Description of the task
Under this line sits a listing. Repeat exactly and only its lines from the one holding "bottom-right, pixel units)." through the one holding "402, 291, 486]."; skip pictures.

Information
[Start of Attachment]

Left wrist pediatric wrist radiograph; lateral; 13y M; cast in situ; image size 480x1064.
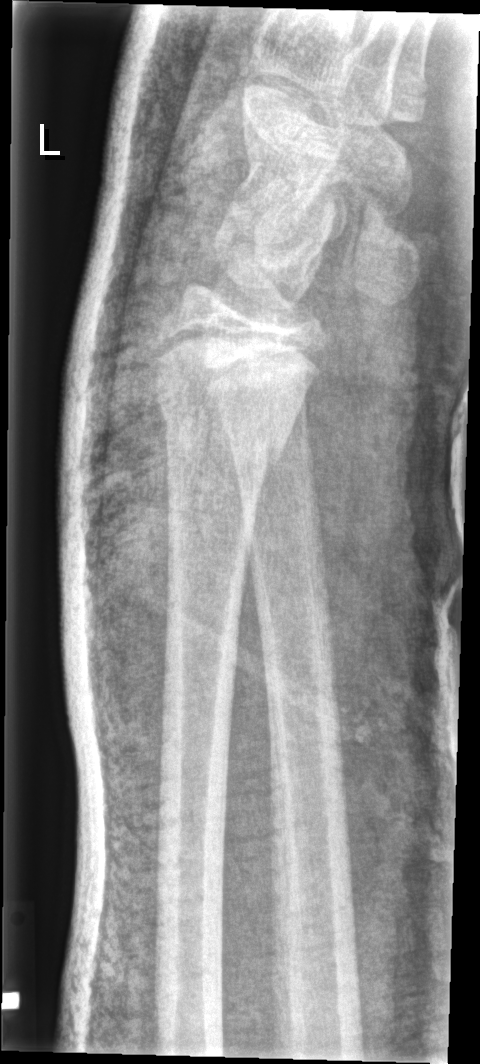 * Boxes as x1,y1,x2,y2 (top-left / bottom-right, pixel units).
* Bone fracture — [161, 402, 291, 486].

[End of Attachment]
[Start of Attachment]

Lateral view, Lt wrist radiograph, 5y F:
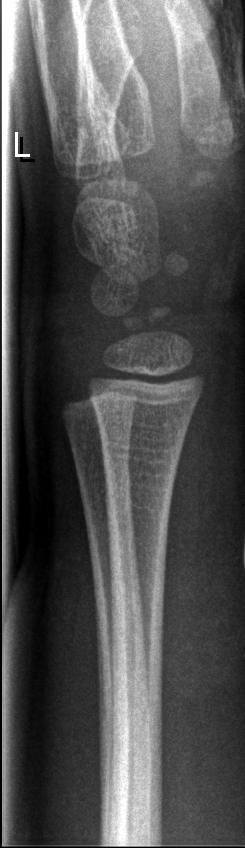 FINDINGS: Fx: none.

[End of Attachment]

Written reply
 * Boxes as x1,y1,x2,y2 (top-left / bottom-right, pixel units).
* Bone fracture — [161, 402, 291, 486].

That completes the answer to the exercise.